YOUR OBJECTIVE:
Search the material for the word "sample" and copy each line that holds it.

MATERIAL FOR THE TASK:
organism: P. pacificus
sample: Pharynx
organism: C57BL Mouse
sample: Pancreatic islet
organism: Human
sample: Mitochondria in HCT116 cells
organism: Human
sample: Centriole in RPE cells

--

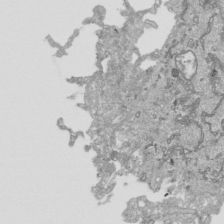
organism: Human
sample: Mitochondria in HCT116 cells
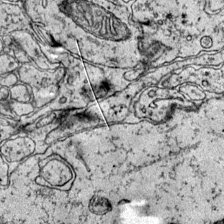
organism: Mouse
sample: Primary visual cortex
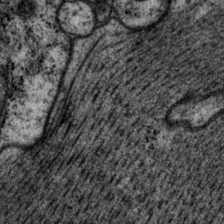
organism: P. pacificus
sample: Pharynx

RESULT OF THIS EXERCISE:
sample: Pharynx
sample: Pancreatic islet
sample: Mitochondria in HCT116 cells
sample: Centriole in RPE cells
sample: Mitochondria in HCT116 cells
sample: Primary visual cortex
sample: Pharynx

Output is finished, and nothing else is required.